Crítica


9

Leitores


19 votos 7

Onde Assistir

Sinopse

A psicóloga Nicoline começa a trabalhar numa instituição penal. Lá ela conhece Idris, homem inteligente com um distúrbio de personalidade antissocial e narcisista, que cometeu vários crimes sexuais graves. Após cinco anos de tratamento, ele está prestes a ter sua primeira liberdade condicional desacompanhada.

Crítica

Este filme se aventura por um limite tão eticamente delicado quanto a sua personagem principal, Nicoline (Carice van Houten). Quando a psicóloga começa a trabalhar numa prisão holandesa, ela imediatamente admira Idris (Marwan Kenzari) no palco com os detentos. A protagonista descobre que se trata de um estuprador em série, desprovido de remorso por seus atos. Mesmo assim, não consegue impedir a fascinação pelo homem de aparência gentil, e um tanto manipulador em suas falas. O filme estaria sugerindo uma bela história de amor entre uma mulher frágil e um psicopata? Ele romantizaria o suposto fetiche feminino pelo estupro? Ou estaria redimindo o criminoso através do amor? Existem diversas maneiras pelas quais esta premissa poderia levar a caminhos contestáveis. Mesmo assim, a diretora Halina Reijn consegue evitá-los, um a um.

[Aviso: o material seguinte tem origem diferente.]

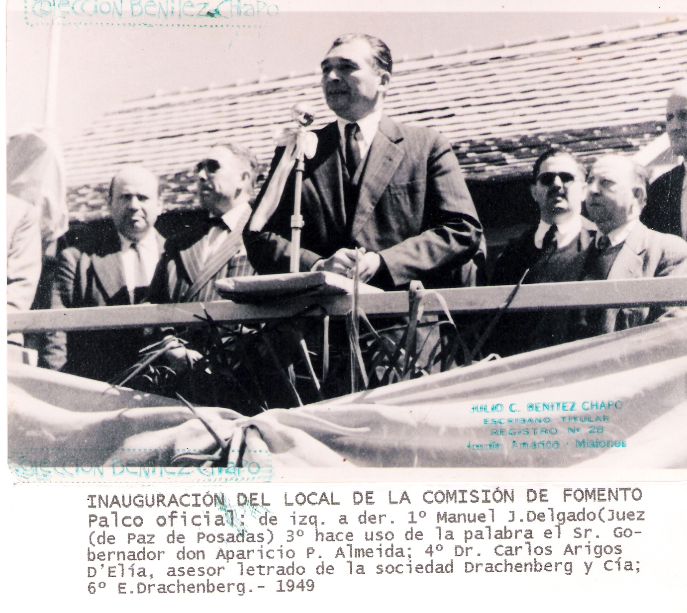 El gobernador del Territorio Nacional de Misiones, Aparicio Almeida, en la inauguración del local de la Comisión de Fomento de Jardín América en 1949. Aparicio Pereyra Almeida ocupó por casi 3 años el cargo de 30° gobernador del antiguo Territorio Nacional de Misiones, desde el 20 de enero de 1947 hasta el 30 de septiembre de 1949.

Talvez os paralelos com Elle (2016) sejam inevitáveis, com a diferença que, no filme de Verhoeven, a protagonista (Isabelle Huppert) era estuprada inicialmente, para depois desejar a proximidade mórbida com o agressor. Outros filmes perversos estrelados por Huppert vêm à mente, a exemplo de A Professora de Piano (2001) – vide a dificuldade amorosa de Nicoline, e o fato de ainda dormir na cama com a mãe idosa e nua, de conchinha. Existe uma relação doentia da protagonista holandesa com o desejo sexual e com seu próprio corpo, algo que bebe no estilo perturbador de Haneke. O desejo (sexual) de se expor ao perigo aproxima a psicóloga do protagonista de Um Estranho no Lago (2013), que também buscava o contato com um criminoso potencialmente assassino como forma de autodescoberta. As pulsões de vida e de morte se misturam de maneira fascinante em ambos os projetos.

Instinto possui semelhanças com alguns dos melhores suspenses psicológicos do cinema recente, no entanto, ainda possui originalidade e um olhar próprio – até por ter sido dirigido e roteirizado por mulheres, ao contrário dos demais projetos citados acima. Primeiro, Reijn toma a precaução de situar a trama apenas no ponto de vista de Nicoline. Ignoramos o que Idris e os gentis colegas da prisão pensam sobre ela de fato. O projeto não deseja desenvolver a redenção do estuprador, e sim compreender que mecanismos permitem a atração da mulher por este indivíduo. Por isso, passa tempo considerável desenvolvendo a relação da protagonista com o próprio corpo, com seus fetiches, as roupas que veste, o que come nas refeições, o estado de seu apartamento. Ela é descrita ao mesmo tempo por sua eficiência profissional (vide a cena de abertura) e pelo desleixo com a comida e a limpeza em casa.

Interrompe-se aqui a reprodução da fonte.